Marcelo Brice
Reinaldo Assis Pantaleão

Quando criança, almoçávamos quase todo domingo na casa dos avós de Campinas. Às vezes meus irmãos não animavam de ir e ficavam com minha mãe e a avó; mas eu sempre ia, porque era oportunidade de tirar mais uma história do meu pai, de conhecer aquelas ruas, de me deslumbrar com o passado e vê-lo se conectar com o presente. Gostava de saber como as coisas foram, essa era a oportunidade para uma narrativa, para a memória ou para um professor de História.
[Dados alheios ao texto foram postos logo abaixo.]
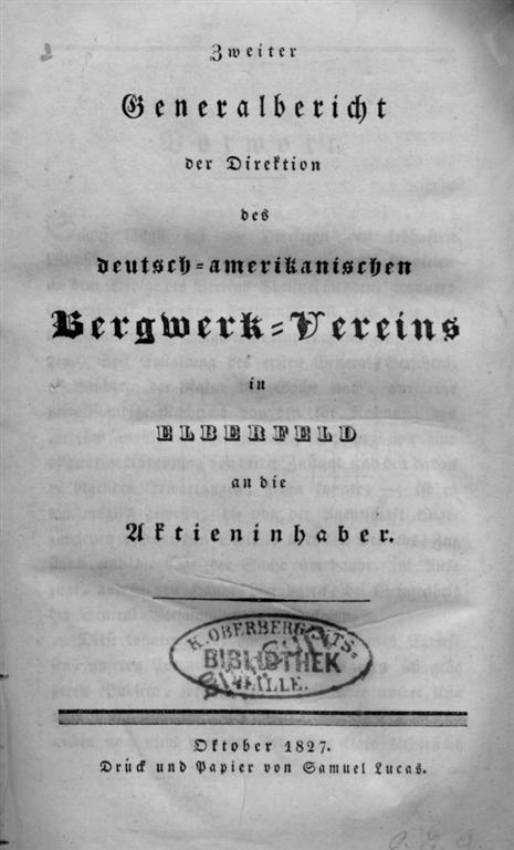 Titelblatt des zweiten Generalberichtes der Direktion des deutsch-amerikanischen Bergwerk-Vereins in Elberfeld an die Aktieninhaber, Oktober 1827

O ônibus demorava uma eternidade pra nos pegar no ponto no Itatiaia, onde embarcávamos no 174 – Campinas-Campus, que nos deixava – depois de passar pelo Rio Meia Ponte, Balneário, Urias e Fama – na 24 de Outubro, a avenida que recebia de nome o dia do aniversário de Goiânia.

Meu pai vivia sempre com jornais e livros. É o cheiro dele que eu mais tenho afeição e lembrança. Sexta-feira podia ficar acordado por muito tempo esperando meu pai chegar das aulas noturnas, porque eu não teria aula aos sábados.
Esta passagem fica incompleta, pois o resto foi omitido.